So we sometimes get asked about our tagline, Monitoring that Matters.
Doesn’t all monitoring matter? Well, yes it does. But to badly paraphrase George Orwell, all monitoring matters, but some monitorings are more mattering than others.
What makes monitoring matter? It’s whatever monitoring reduces your outages, reduces issues of unacceptable performance, or reduces time to resolution of these issues and outages.
We like to think of monitoring as similar to Maslow’s hierarchy – there are base levels that must be met first, but the higher up you go, the better.
- The base level of monitoring is “is my host/site alive?” Everyone needs this (but not everyone has it.) That gives you reactive monitoring.
- “Is my host going to keep working in the near term?” This means alerts about disks filling up, or swap space and memory used. This helps with reducing some outages.
- “How is my host performing?” Things like CPU load, and rate of swapping. Alerts on these metrics warn of impending performance issues, that can be addressed.
- “How is my application performing?” A measurement of representational application performance. This may be things such as database transaction time, time for a web site to process a request, or even, for a storage array, latency of write requests. It’s really a more fundamental level of monitoring than level 3 – an alert about CPU load, in level 3, may not indicate anything amiss – in the case of NetApp monitoring, it could be a weekly raid scrub, and request latency, which is what really matters, is not affected at all. However, we rank it higher than level 3, simply as it’s easier (and more common) to monitor general purpose metrics (such as CPU) than application specific performance metrics (such as database transaction times.)
- “Why is my application performing as it is?” This is where monitoring really starts to matter. The more data you collect and trend, the better your monitoring system will be at helping you quickly identify and resolve issues. (Of course, the more data you graph, the better your monitoring system need to be at presenting and organizing that data in a meaningful way. It’s easy to show 4 graphs of a system, but when you may have 120 different graphs for one system, and you need to quickly scan them to see correlations – the UI challenges get more interesting.) In a database, an alert about response time is clearly significant, but doesn’t tell you what the cause is. But if the monitoring system can quickly show you your database’s sequential table scans jumped after the last software release, or that latency of a storage array volume is high because another volume sharing the same physical disks is experiencing an abnormal rate of IO operations, you will be able to resolve your issues much quicker.

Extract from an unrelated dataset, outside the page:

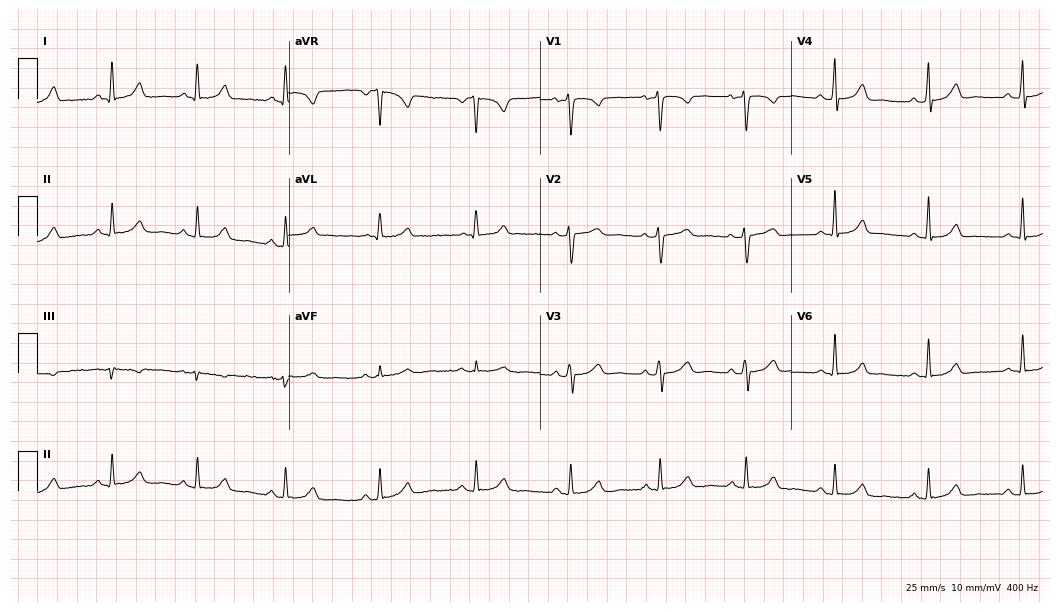
12-lead ECG from a 47-year-old woman (10.2-second recording at 400 Hz). Recorded interpretation: within normal limits.

- “How do I fix my issue?” This is the peak level, where the monitoring system not only shows all the data, but presents directions on how to resolve any issues. LogicMonitor can do this in some cases (for example, using data from the number of select operations, query cache hits and cache prunes due to low memory to recommend enlarging, reducing or disabling the MySQL query cache). But this is a much harder issue to generalize, especially across systems that interact. But we’re always improving.
How far up the hierarchy is your monitoring? If you don’t have a wealth of data about all aspects of your system, that you can trend in real time and look at historically, it’s almost certain that your outages and performance issues are both too frequent and too long.